**Given entries**.
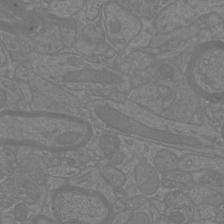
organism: Mouse
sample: Cortical neurons
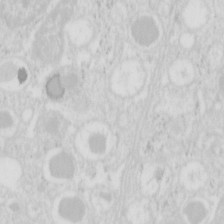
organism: Mouse
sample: Pancreas
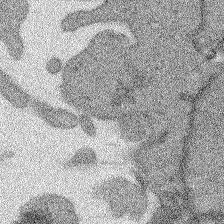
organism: Human
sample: HeLa cells
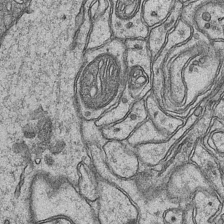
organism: Mouse
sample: CA1 Hippocampus
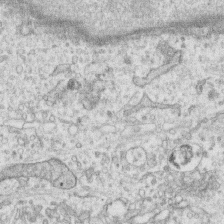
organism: Human
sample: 1205lu cells
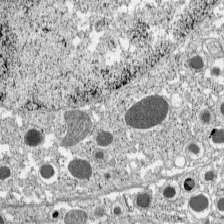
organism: C57BL Mouse
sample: Pancreatic islet
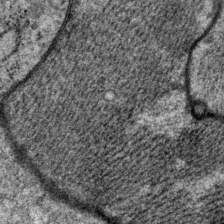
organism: P. pacificus
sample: Pharynx
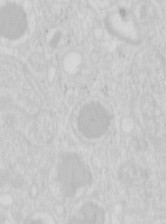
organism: Mouse
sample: Pancreas
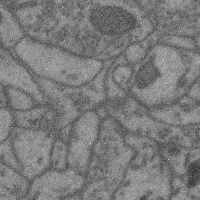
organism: Mouse
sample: Cerebral cortex
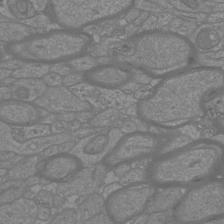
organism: Mouse
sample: Cortical neurons
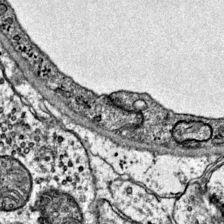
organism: Mouse
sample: Primary visual cortex
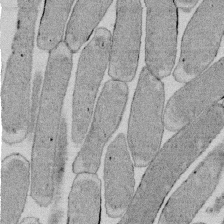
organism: E. coli
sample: Bacterial nucleoid
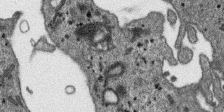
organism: Human
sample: Lung epithelial cells infected with SARS-CoV-2
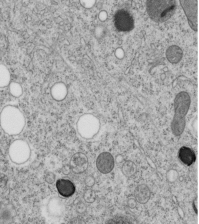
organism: C. elegans
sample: C. elegans embryo early stage
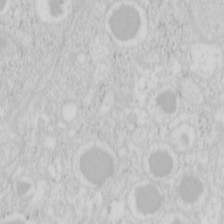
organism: Mouse
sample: Pancreas
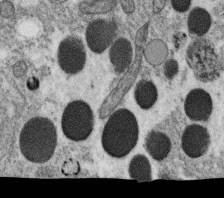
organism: C. elegans
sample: C. elegans oocyte; sperm cells
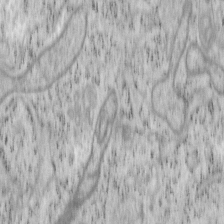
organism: Human
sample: HeLa cells
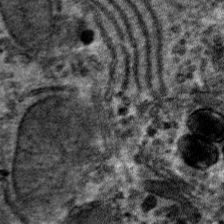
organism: Mouse
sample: Mouse hepatocytes
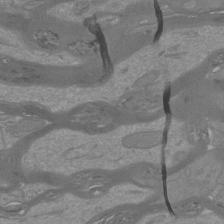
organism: Mouse
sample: Cortical neurons
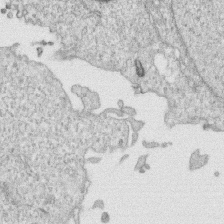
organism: Human
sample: HeLa cell HIV synapse
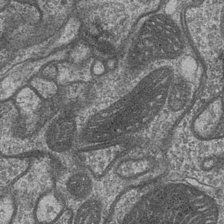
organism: Drosophila
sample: Optic medulla
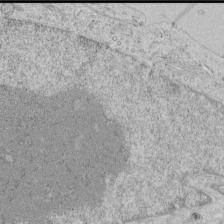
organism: Human
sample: Mitochondria in HCT116 cells
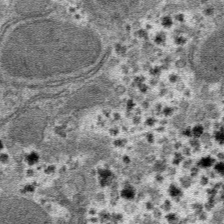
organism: Mouse
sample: Mouse hepatocytes
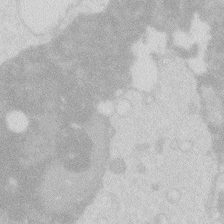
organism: Zebrafish
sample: Macrophage
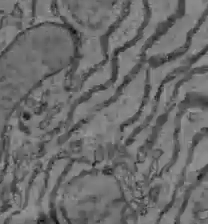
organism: C57BL Mouse
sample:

**Action item**. Print the listing exactly, minus its pictures.

**Your response**.
organism: Mouse
sample: Cortical neurons
organism: Mouse
sample: Pancreas
organism: Human
sample: HeLa cells
organism: Mouse
sample: CA1 Hippocampus
organism: Human
sample: 1205lu cells
organism: C57BL Mouse
sample: Pancreatic islet
organism: P. pacificus
sample: Pharynx
organism: Mouse
sample: Pancreas
organism: Mouse
sample: Cerebral cortex
organism: Mouse
sample: Cortical neurons
organism: Mouse
sample: Primary visual cortex
organism: E. coli
sample: Bacterial nucleoid
organism: Human
sample: Lung epithelial cells infected with SARS-CoV-2
organism: C. elegans
sample: C. elegans embryo early stage
organism: Mouse
sample: Pancreas
organism: C. elegans
sample: C. elegans oocyte; sperm cells
organism: Human
sample: HeLa cells
organism: Mouse
sample: Mouse hepatocytes
organism: Mouse
sample: Cortical neurons
organism: Human
sample: HeLa cell HIV synapse
organism: Drosophila
sample: Optic medulla
organism: Human
sample: Mitochondria in HCT116 cells
organism: Mouse
sample: Mouse hepatocytes
organism: Zebrafish
sample: Macrophage
organism: C57BL Mouse
sample:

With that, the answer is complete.